Но это не означало, что первоначальные немецкие победы заставляли ее отчаиваться в конечной победе союзников. Осенью 1940 года, в разгар немецких налетов на Англию, она просила Мочульского записать ее предсказание: «Англия спасена. Германия проиграла войну». А когда немецкие войска вторглись в СССР, она сказала: «Я не боюсь за Россию. Я знаю, что она победит. Наступит день, когда мы узнаем по радио, что советская авиация уничтожила Берлин. Потом будет «русский период» истории […]. Все возможности открыты. России предстоит великое будущее. Но какой океан крови!».
В самые же темные дни войны, в декабре 1941 года, она писала:
Ис. 21:11-12
Ночь. И звезд на небе нет.
Лает вдалеке собака.
Час грабителя и вора.
Сторож колотушкой будит.
- Сторож, скоро ли рассвет?
Отвечает он из мрака:
- Ночь еще, но утро скоро,
Ночь еще, но утро будет.
10 октября 1939 года, за несколько дней до престольного праздника лурмельской церкви, появился новый ее настоятель, духовный сын о. Сергия Булгакова, священник Димитрий Клепинин: из всех, до того там служивших, самый неопытный, самый скромный, но (как вскоре обнаружилось) самый подходящий. Со времени своего рукоположения в 1937 году он служит во Введенской церкви при РСХД, а с 1 октября 1938 года и в Озуар-ла-Феррьер. Хотя он был на двенадцать лет моложе матери Марии и совершенно иным по темпераменту - немногословным, спокойным, смиренным, - он своей преданностью от нее не отличался: «когда вопрос касался Христовой Истины, он становился непоколебимым». При этом пастыре «необычайной доброты и жалости к другим, который всегда и при всех условиях шел на помощь несчастным», «Православное Дело» вступило в новое русло, а мать Мария могла полагаться на постоянную моральную и духовную поддержку.
Пасха 1940 года, последняя перед оккупацией, праздновалась на Лурмеле с большим подъемом.
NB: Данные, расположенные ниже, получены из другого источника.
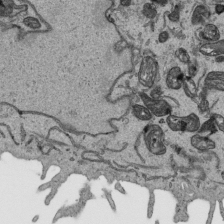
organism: Human
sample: Mitochondria in HCT116 cells
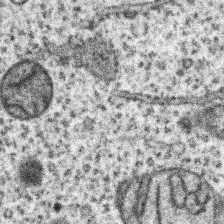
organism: Human
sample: HeLa cells
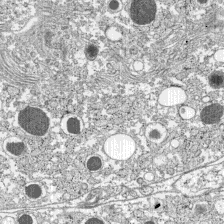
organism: C57BL Mouse
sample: Pancreatic islet
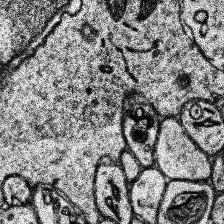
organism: Human
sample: Temporal Lobe
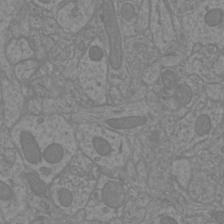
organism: Mouse
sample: Cortical neurons
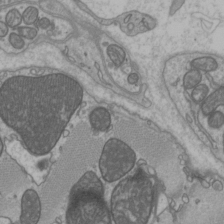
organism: C57BL Mouse
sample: Heart
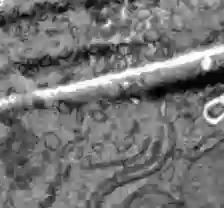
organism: C57BL Mouse
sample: Liver
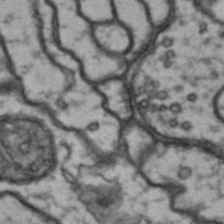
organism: Drosophila
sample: Brain
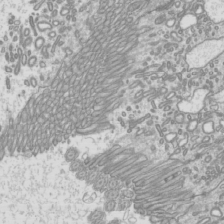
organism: Mouse
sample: Cilia; mouse epididymis
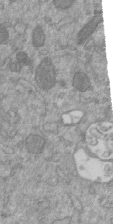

Война не помешала множеству молящихся собраться на пасхальную заутреню. Все приняли участие в торжественном крестном ходе символе того хождения «по прошествии Субботы, на рассвете первого дня недели» (Мф. 28:1), когда ко Гробу Господню отправились жены-мироносицы. Чтобы вместить по возможности больше народа, заутреню служили в зале столовой самого дома, где на возвышении устроили временный престол. «После заутрени - праздничная суета, христосование, поздравления. Толпа расходится. Оставшиеся идут в церковь на литургию. Все причащаются».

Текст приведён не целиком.